##### Material for this task #####

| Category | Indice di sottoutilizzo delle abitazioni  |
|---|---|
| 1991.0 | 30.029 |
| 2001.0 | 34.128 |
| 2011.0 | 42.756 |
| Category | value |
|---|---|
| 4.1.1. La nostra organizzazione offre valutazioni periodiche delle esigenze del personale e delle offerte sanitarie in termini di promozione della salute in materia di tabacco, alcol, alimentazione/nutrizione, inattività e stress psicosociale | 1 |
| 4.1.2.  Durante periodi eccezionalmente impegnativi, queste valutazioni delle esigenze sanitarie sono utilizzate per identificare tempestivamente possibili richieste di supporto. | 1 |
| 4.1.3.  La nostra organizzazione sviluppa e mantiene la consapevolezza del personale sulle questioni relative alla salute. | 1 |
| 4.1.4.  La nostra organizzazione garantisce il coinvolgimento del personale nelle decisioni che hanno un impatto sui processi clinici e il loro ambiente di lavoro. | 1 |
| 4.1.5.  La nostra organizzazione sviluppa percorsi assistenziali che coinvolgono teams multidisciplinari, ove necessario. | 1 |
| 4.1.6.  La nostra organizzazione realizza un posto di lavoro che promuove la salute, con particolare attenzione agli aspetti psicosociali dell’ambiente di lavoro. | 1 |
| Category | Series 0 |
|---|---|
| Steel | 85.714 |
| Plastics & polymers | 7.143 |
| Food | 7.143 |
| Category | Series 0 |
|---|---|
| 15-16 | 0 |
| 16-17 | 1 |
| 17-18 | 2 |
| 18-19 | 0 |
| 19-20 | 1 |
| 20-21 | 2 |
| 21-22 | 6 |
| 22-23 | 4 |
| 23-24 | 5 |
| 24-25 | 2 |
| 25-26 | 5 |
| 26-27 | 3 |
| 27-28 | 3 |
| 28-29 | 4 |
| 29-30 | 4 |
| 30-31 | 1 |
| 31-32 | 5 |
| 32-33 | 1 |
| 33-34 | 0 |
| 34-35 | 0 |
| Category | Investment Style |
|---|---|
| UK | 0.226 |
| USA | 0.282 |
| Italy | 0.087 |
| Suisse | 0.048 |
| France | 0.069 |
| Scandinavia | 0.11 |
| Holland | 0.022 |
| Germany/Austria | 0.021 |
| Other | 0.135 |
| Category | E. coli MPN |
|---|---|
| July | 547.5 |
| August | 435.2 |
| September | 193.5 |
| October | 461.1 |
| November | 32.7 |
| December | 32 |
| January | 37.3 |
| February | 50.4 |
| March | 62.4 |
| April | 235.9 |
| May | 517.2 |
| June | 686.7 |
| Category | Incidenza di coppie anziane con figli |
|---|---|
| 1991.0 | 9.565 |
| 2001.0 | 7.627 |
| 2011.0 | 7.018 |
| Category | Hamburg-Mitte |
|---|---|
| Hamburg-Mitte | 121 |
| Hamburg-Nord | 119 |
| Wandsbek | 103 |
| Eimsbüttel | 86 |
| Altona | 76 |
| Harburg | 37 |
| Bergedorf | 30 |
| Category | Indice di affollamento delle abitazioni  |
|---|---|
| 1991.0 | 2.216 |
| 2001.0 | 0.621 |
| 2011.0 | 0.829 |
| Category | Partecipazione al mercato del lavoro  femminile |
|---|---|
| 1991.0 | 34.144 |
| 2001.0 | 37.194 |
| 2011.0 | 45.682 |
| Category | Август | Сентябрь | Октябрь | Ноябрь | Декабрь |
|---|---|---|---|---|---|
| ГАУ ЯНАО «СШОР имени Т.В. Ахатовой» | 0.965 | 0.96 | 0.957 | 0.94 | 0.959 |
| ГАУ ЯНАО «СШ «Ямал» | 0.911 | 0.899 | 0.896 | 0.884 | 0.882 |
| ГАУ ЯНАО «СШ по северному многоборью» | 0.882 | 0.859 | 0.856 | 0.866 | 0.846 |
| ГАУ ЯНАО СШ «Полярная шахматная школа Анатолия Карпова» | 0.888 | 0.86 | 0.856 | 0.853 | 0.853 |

#####

**Task description:**
Find the string "Indice" in the data. Report each line it appears in.

**Output:**
| Category | Indice di sottoutilizzo delle abitazioni  |
| Category | Indice di affollamento delle abitazioni  |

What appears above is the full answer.